As in other areas, principle in opposition was not translated into
government policy. On the contrary, the Labour Government has proved
to be a more passionate privatiser in the criminal justice field
than the Tories. The latest intention being, to use the approved
euphemism, the ‘contracting out’ – or privatisation,
to you and I – of community probation services.
The
first privately run British prison, HMP The Wolds, opened in 1992.
There are now 10 others in England Wales, 9 of which have opened
since 1997. The Home Office claims that the involvement of private
operators has encouraged innovation and has helped to improve standards
right across the prison estate by challenging the public sector
prisons to up their game. There is no real evidence for this assertion.
What the private corporations who run these prisons have been good
at is making money (the perfectly legitimate aim of every business).
Cost cutting is what they know, so the salary of officers in private
prisons is up to a third less than that of officers in public sector
prisons (despite the fact that they will be dealing with the same
prisoners) and they shave costs by employing far fewer of them.

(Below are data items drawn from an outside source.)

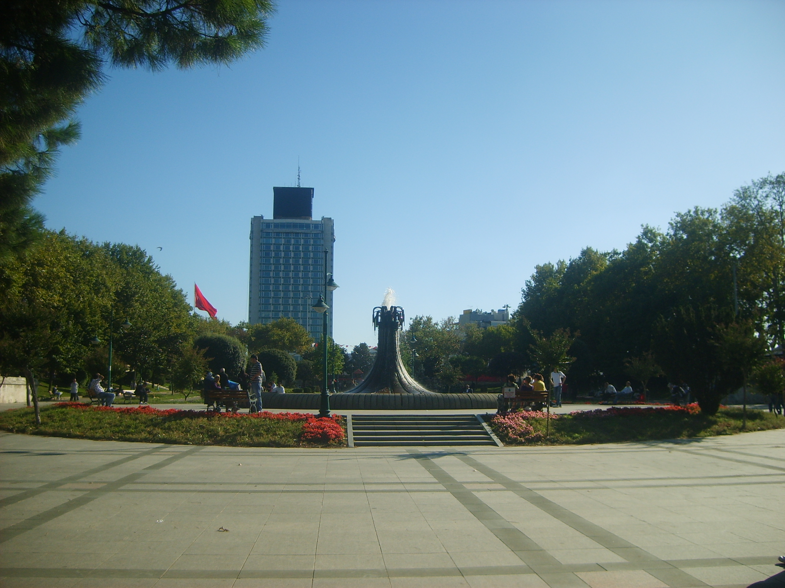 İstanbul, raylı sistemler taksim gezi parkı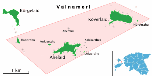 Hiiumaa laidude maastikukaitseala Laidelahe sihtkaitsevööndi kaart. Kaart on loodud Turbo Pascal programmiga, mis kasutas joonlauaga vanalt kaardilt mõõdetud andmeid. Pilditöötlusprogrammiga on juurde joonistatud sihtkaitsevööndi piirid. Väiksemad sümbolid tähistavad kive.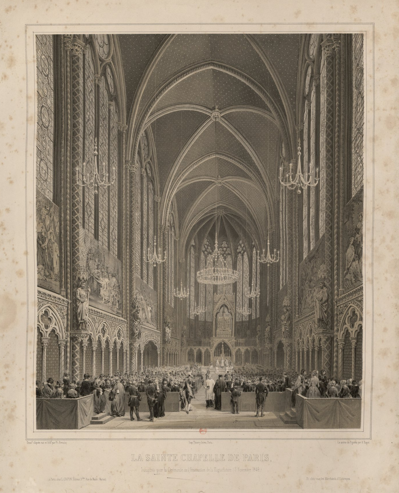 La Sainte-Chapelle de Paris, inaugurée pour la cérémonie de l'Institution de la Magistrature (3 novembre 1849).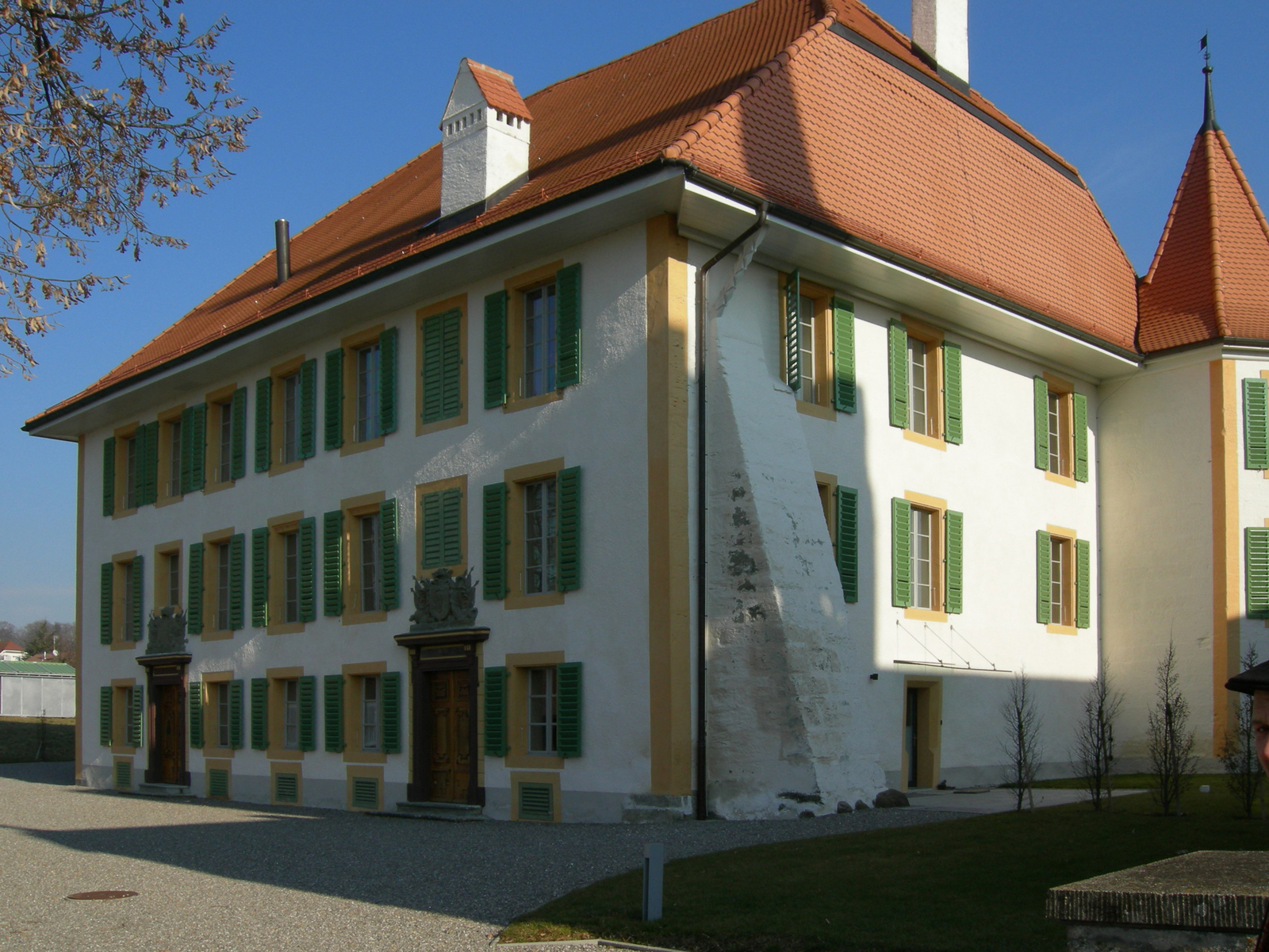 Mézières, château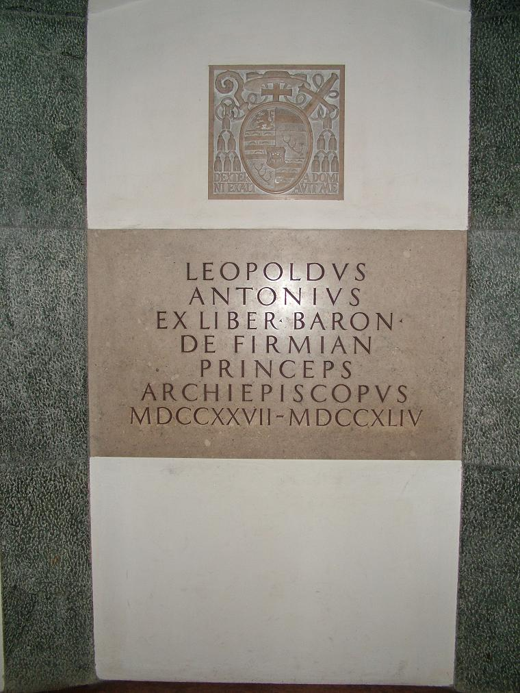 Grab Erzbischof Firmian in Salzburg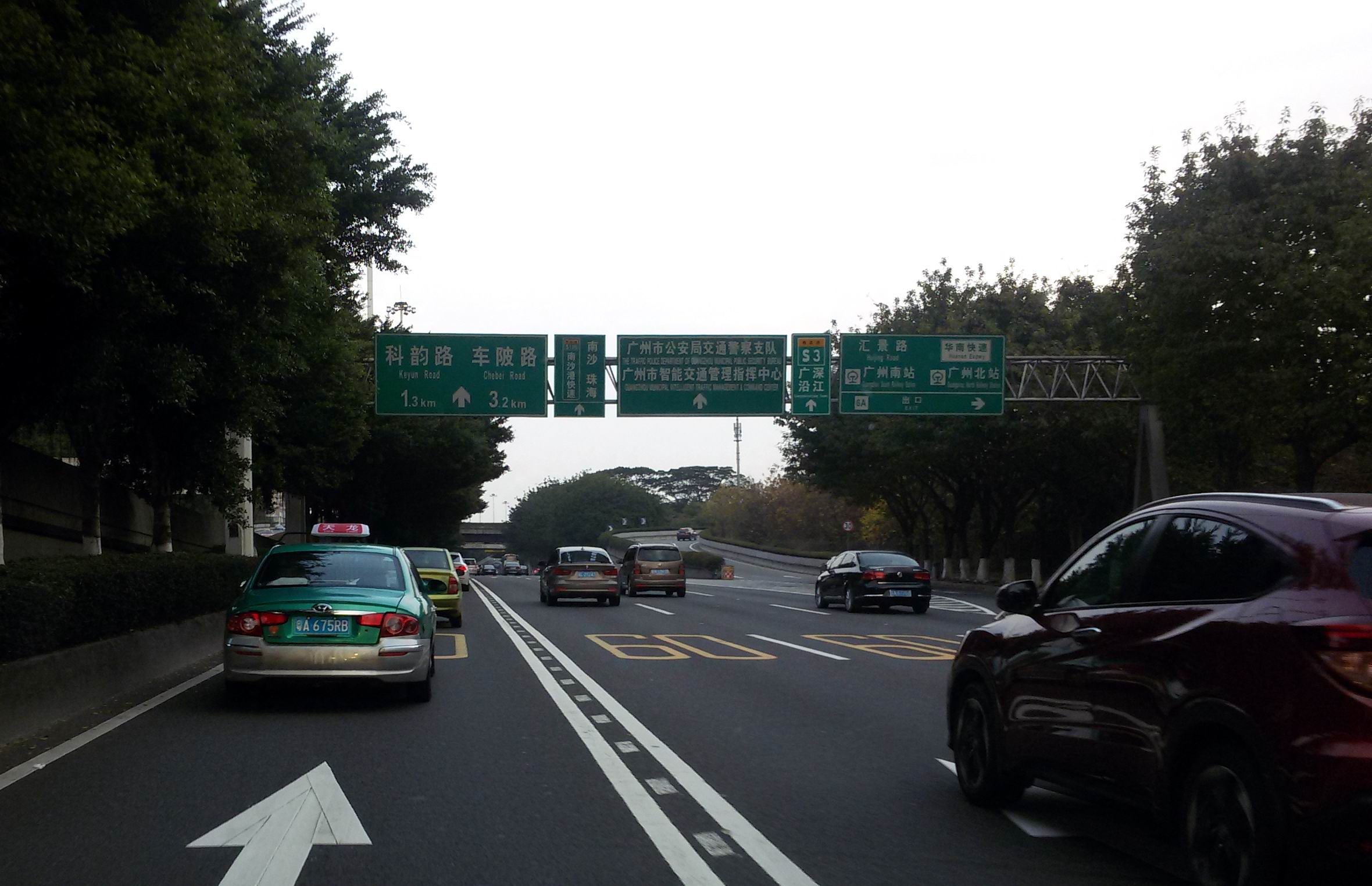 广州 广园快速路 6A出口 东向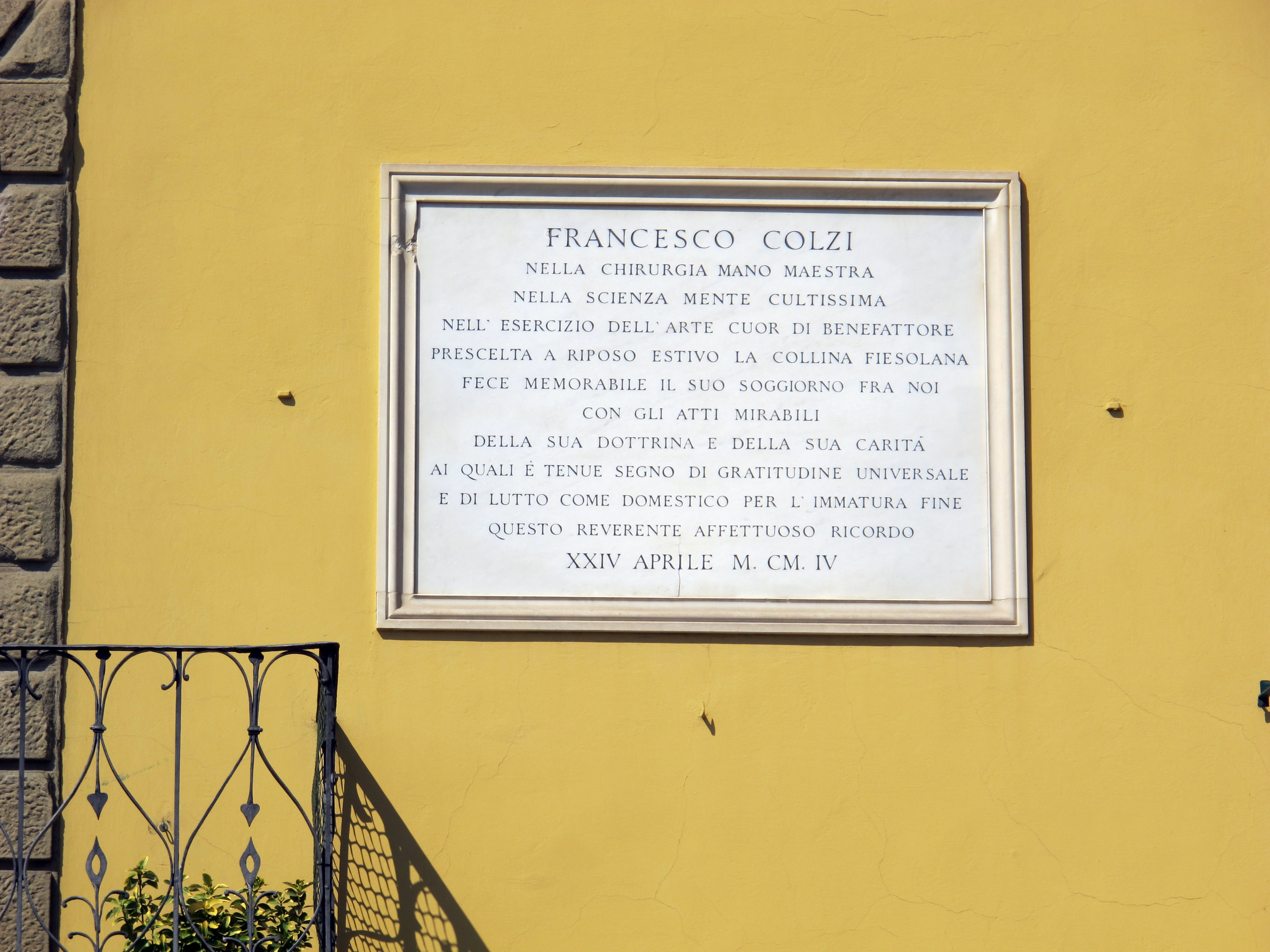 Fiesole, casa con targhe 03 francesco colzi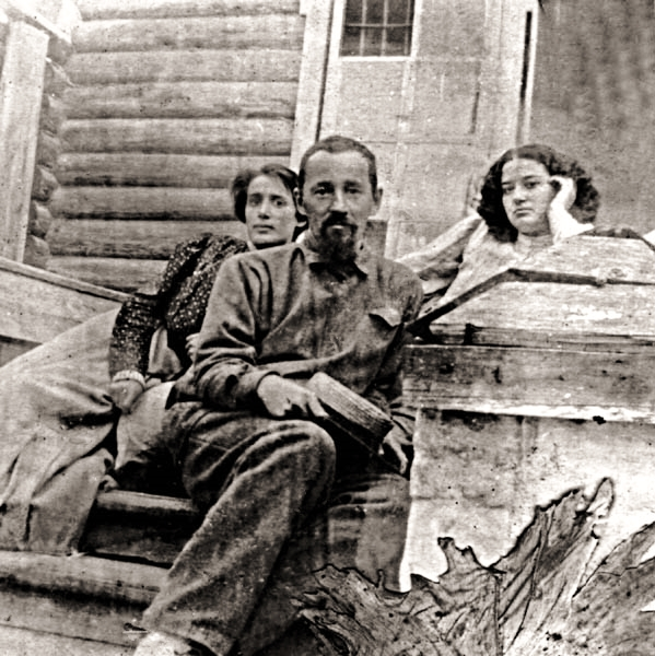 Egor Sozonov nella prigione di Akatuq, ritratto con Revekka M. Fialka e Marija Škol'nik

The real saving is on pensions, so that no only do staff have low
wages in the private prisons but they will face old age with a minimal
pension. This cost-cutting has had very real implications for the
conditions in which prisoners are held.
The
one area where private prisons could have made a difference is in
overcrowding. They could have made a stand against the degrading
treatment of packing people ever more tightly into jails but instead
they chose not to: more prisoners in the market means more profit
and they had no intention of missing out.
Private
prisons also benefit from blurred lines of accountability. They
are not required, as the Prison Service is, to publish accounts
to Parliament. Instead, they are accountable to Home Office civil
servants in the Office of Contracted Prisons who publish on their
behalf a flimsy scorecard showing their performance during the year,
against a limited range of targets. Questions about cost bases are
met with the response that such matters are commercial in confidence.
Luckily,
this lack of accountability does not extend to the Chief Inspector
of Prisons, Anne Owers, who inspects private prisons on the same
basis as public sector ones. Her reports, and those of her predecessor,
reveal far more about the workings of private prisons than the Home
Office itself would ever voluntarily allow into the public realm.
A
recent report, on Doncaster prison and young offender institution,
provides a telling insight into these institutions. It paints a
shocking but depressingly familiar picture of the world of private
prisons, where the needs of vulnerable and challenging people –
362 of them under the age of 21 – are secondary to the pursuit
of profit.
The
report describes squalid living conditions, including dirty and
graffitied cells with inadequate or missing bedding and pillows,
broken toilets and televisions. It says the prison provides an unclean,
poorly maintained and unsafe environment for newly arrived prisoners
on the so-called first night centre. First night arrangements are
specifically intended to provide a less harsh environment for people
arriving at the prison for the first time. The early stages of prison
custody are recognised as a time of heightened risk of self-harm
and suicide. Therefore, the provision of appropriate arrangements
to reduce the distress of newly arriving prisoners would be considered
good practice. The better prisons do just that. Doncaster does not.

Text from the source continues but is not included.